▶ **Exercise instructions**: Please filter the listing for the string "image" and copy each matching line.

▶ **Data below**:
══════════════════════════════
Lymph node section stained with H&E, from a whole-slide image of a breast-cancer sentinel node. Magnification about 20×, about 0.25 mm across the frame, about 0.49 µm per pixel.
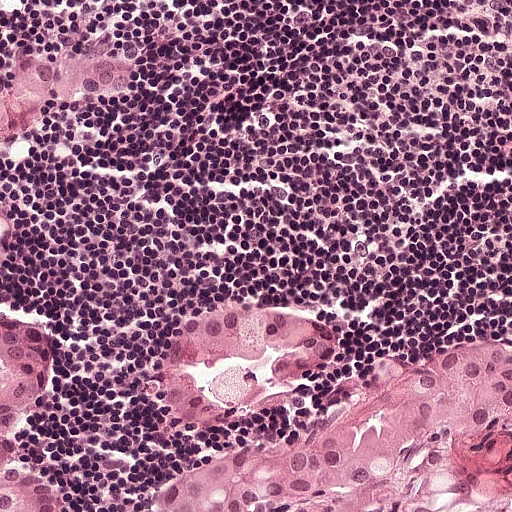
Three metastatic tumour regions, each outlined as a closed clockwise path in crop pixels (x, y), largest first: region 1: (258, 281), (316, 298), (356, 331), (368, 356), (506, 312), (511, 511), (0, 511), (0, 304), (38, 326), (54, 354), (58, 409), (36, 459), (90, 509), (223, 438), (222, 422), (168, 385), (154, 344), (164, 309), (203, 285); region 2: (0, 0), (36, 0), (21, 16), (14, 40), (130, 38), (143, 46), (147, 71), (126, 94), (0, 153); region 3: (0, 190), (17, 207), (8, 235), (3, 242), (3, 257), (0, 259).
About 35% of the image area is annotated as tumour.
══════════════════════════════
▶ **Response below**:
Lymph node section stained with H&E, from a whole-slide image of a breast-cancer sentinel node. Magnification about 20×, about 0.25 mm across the frame, about 0.49 µm per pixel.
About 35% of the image area is annotated as tumour.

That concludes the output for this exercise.